How a Tasmanian Potato Grower Stopped Losing Crop to Timber Bins
A Tasmanian potato grower in the northern midlands.
The operation
This is a mid-sized seed and table potato grower in Tasmania's northern midlands, lifting several thousand tonnes a season across a short, weather-pressured harvest window. Crop comes off the digger, gets carted to a central shed, cured, then held in store before grading and dispatch to mainland buyers. For years the entire flow ran on timber field bins.
The problem with the old handling
Timber bins looked cheap on paper, but the grower was quietly paying for them three times over. First, the boards absorbed soil moisture and held it against the crop, so the centre of a deep bin would sweat and rot before grading. Second, the timber itself failed periodic quality and biosecurity audits — damp, splintered, soil-caked boards are exactly what an auditor flags. Third, the bins were getting condemned and rebuilt every two to three seasons, so there was a permanent replacement line in the budget that never went away.
The grower had also started cross-loading bins onto the mainland for buyers who wanted product in store-ready containers, and shipping empty timber bins back at full height was burning trailer space they were paying for in both directions.
Why this container
They standardised on the BPB-K1165V folding vented Australian-Standard pallet box. It is a 1162 x 1162 x 780 mm bin moulded from food-grade HDPE, rated to 3,000 kg static and 500 kg dynamic, with a 500 kg racking rating and a 750-litre body. Three things made it the right tool rather than just a plastic version of the timber bin it replaced.
The full-height venting was the headline. Vented walls let curing and respiration air move through the whole potato mass instead of trapping moisture against the boards, which is the exact failure they had with timber. At a bulk potato density around 650 kg per cubic metre, the 750-litre internal volume (1090 x 1080 x 635 mm) carries roughly 490 kg of crop per bin — a useful field load that still cures evenly because air can get to the middle.

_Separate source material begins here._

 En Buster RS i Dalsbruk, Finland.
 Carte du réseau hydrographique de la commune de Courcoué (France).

The folding action was the second reason. The bin collapses to a 280 mm folded height, so empties returning from the mainland or sitting in the shed out of season stack about four-to-one against a rigid timber bin. The third reason was simply the HDPE itself: it hoses clean, doesn't absorb water, doesn't splinter, and presents an audit-friendly surface every single inspection.
The rollout
The grower did not rip-and-replace. They bought an initial tranche just above the minimum order of nine units, ran them through one full harvest-and-store cycle alongside the timber fleet, and watched how the vented crop held in store versus the timber-stored crop. Once the centre-of-bin rot stopped showing up at grading, they scaled the plastic fleet over the following two seasons and retired timber as it failed rather than writing it all off at once. The 2-way entry suited their existing forklift pattern in the shed, so no handling equipment changed.
The result — estimated
Two effects drove the payback, and both should be read as estimates rather than promises. On the empty-return leg, folding the bins to 280 mm gave roughly a four-to-one stacking gain over rigid timber, which we estimate trimmed something in the order of 4-5% off the freight cost of moving empties back from the mainland — every collapsed bin is trailer space that now carries saleable product instead of air.

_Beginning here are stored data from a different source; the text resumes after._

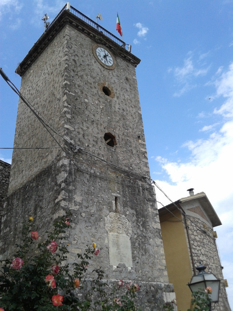 Torre dell'orologio
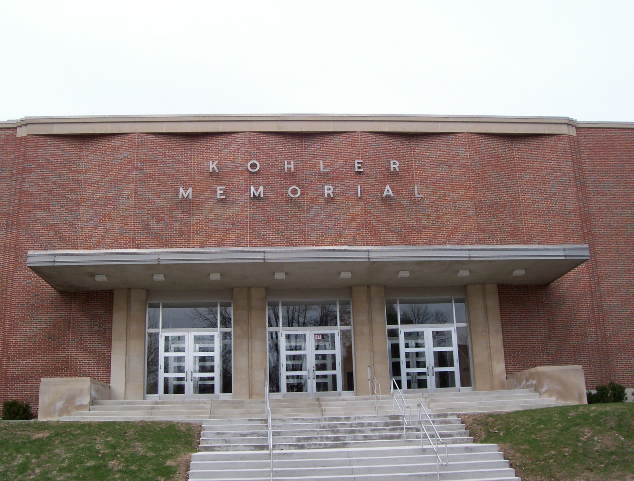 Kohler Memorial High School in Kohler, Wisconsin(USA)
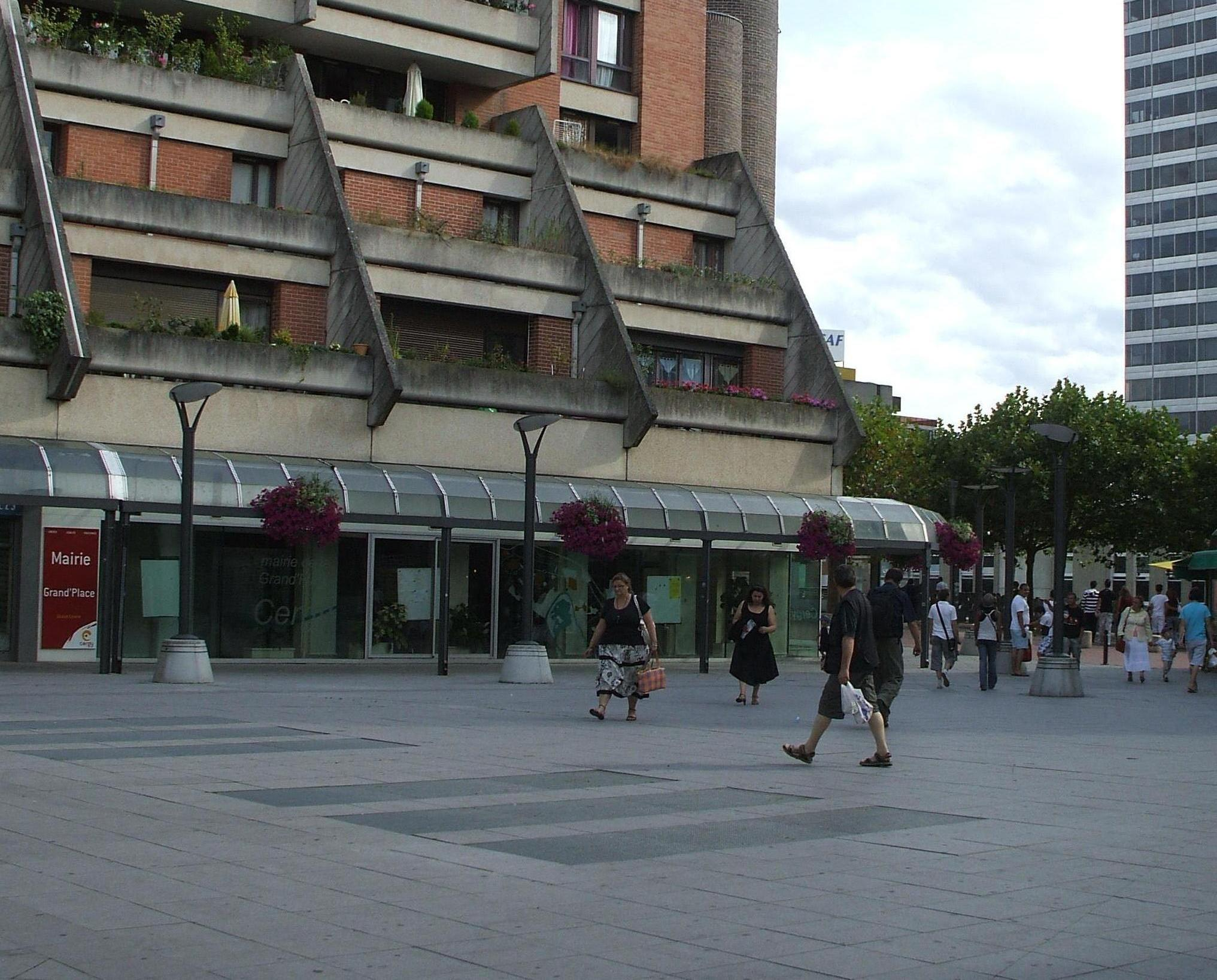 Mairie annexe de cergy val d'oise france

The larger gain was shrink. Even a few percentage points of reduced store rot on a multi-thousand-tonne crop recovers more value in a single season than the bins cost. We'd frame it conservatively as a low-single-digit percentage shrink improvement on stored lines, which on this grower's volume comfortably outweighs the changeover outlay. Layer on the disappearance of the timber replacement budget — HDPE bins of this type routinely give a decade-plus of service against timber's two-to-three seasons — and the long-run replacement spend on bins falls by an estimated 50-70% over ten years. The audit non-conformances tied to wet, broken boards simply stopped being a line item.